YOUR OBJECTIVE -
No pictures belong in the copy. Retype exactly, and only, the stretch of lines below from the one with "Casă Str Romain Rolland 18F" through the one with "Neottia nido d'uccello".

INPUT DATA -
--------------------------------------------------

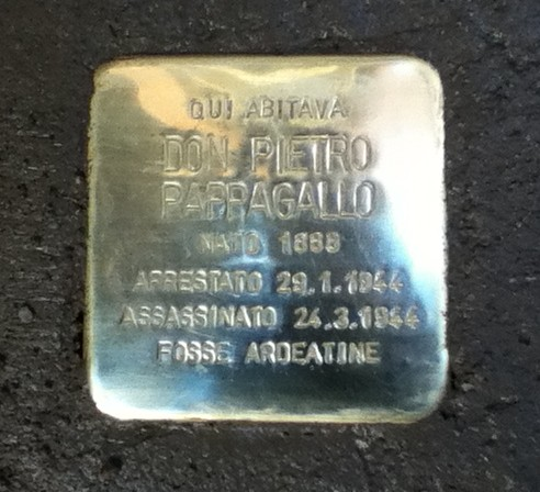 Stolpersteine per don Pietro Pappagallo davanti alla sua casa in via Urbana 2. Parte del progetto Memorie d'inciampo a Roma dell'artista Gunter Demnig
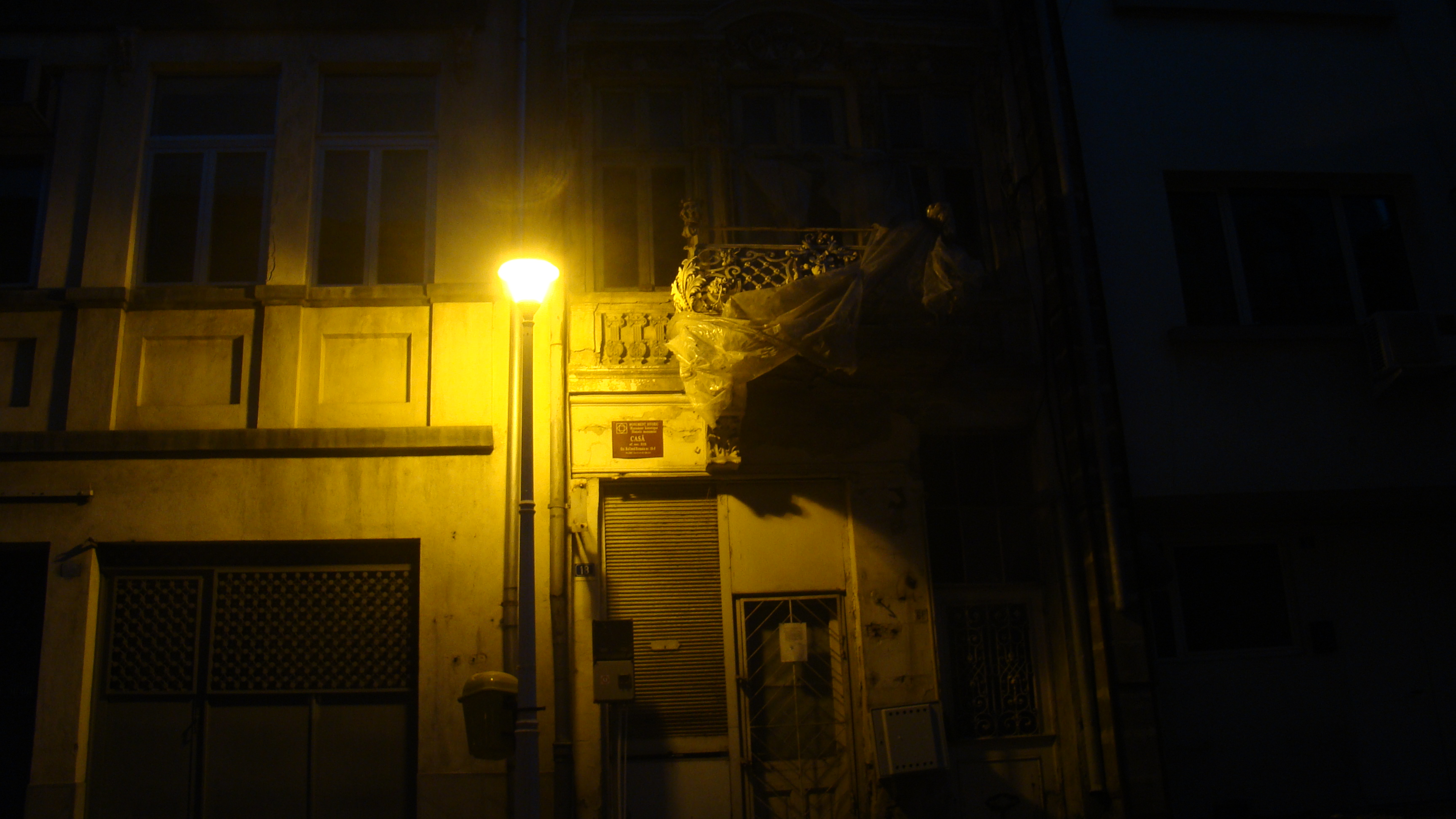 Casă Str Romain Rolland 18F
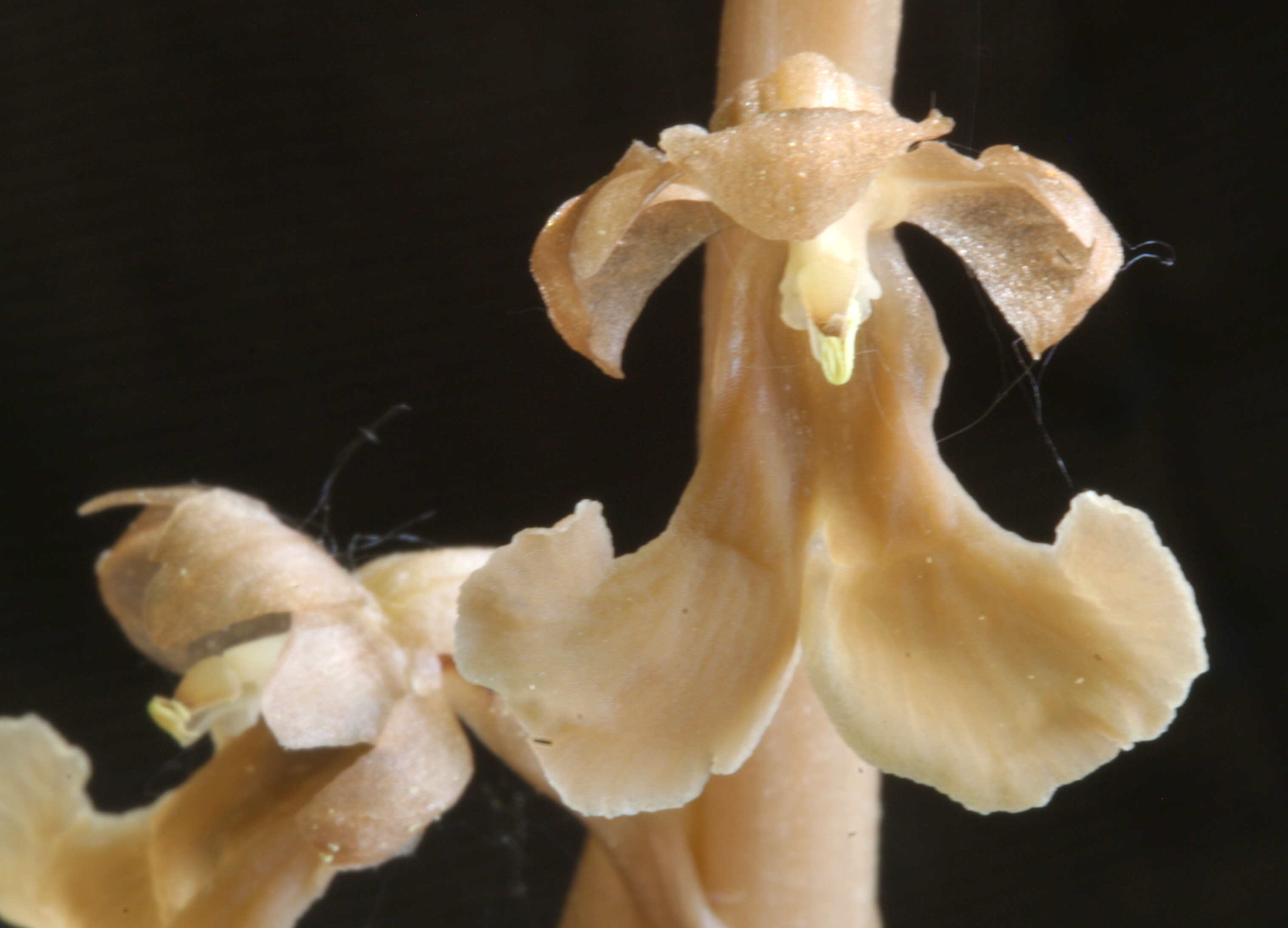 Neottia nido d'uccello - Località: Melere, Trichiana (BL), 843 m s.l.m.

--------------------------------------------------

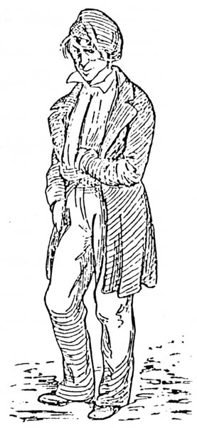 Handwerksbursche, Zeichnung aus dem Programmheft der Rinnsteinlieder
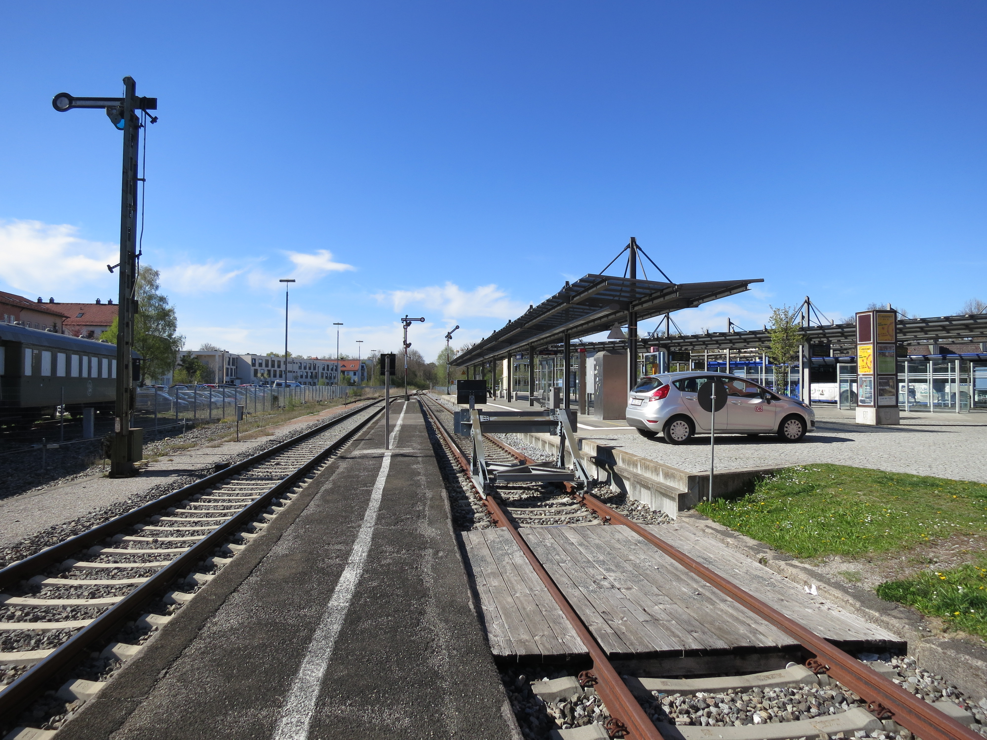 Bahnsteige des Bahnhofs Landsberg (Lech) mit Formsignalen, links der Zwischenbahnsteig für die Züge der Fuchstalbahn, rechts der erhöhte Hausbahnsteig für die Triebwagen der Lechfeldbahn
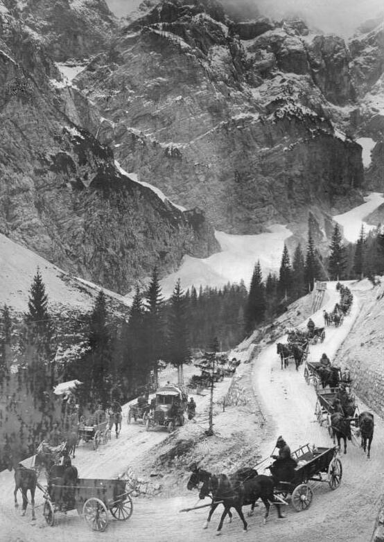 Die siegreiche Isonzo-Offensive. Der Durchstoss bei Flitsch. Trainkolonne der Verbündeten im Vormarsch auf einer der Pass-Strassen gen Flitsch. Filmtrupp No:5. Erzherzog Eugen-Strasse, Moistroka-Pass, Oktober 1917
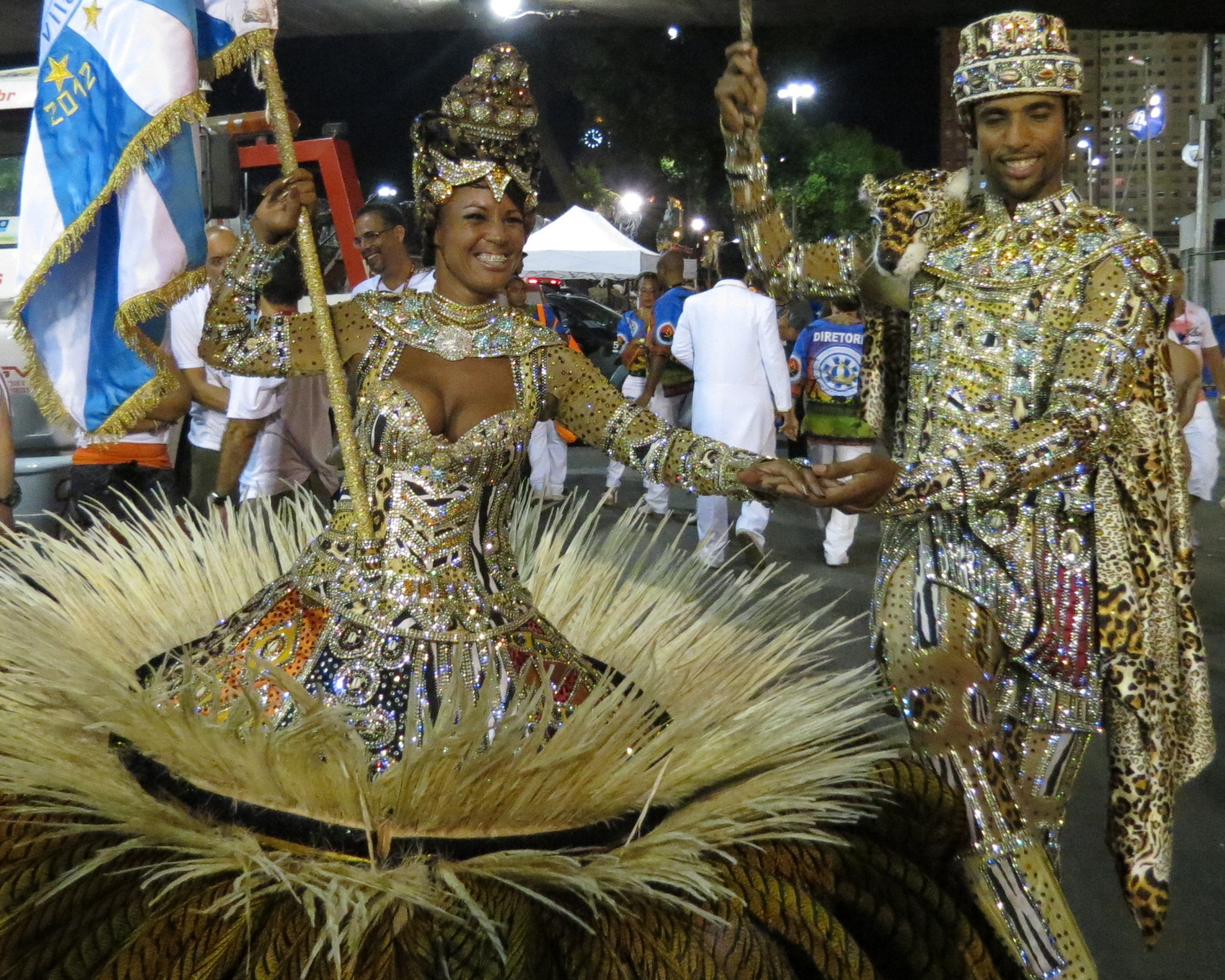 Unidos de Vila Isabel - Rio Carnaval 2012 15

--------------------------------------------------

REPLY -
 Casă Str Romain Rolland 18F
 Neottia nido d'uccello - Località: Melere, Trichiana (BL), 843 m s.l.m.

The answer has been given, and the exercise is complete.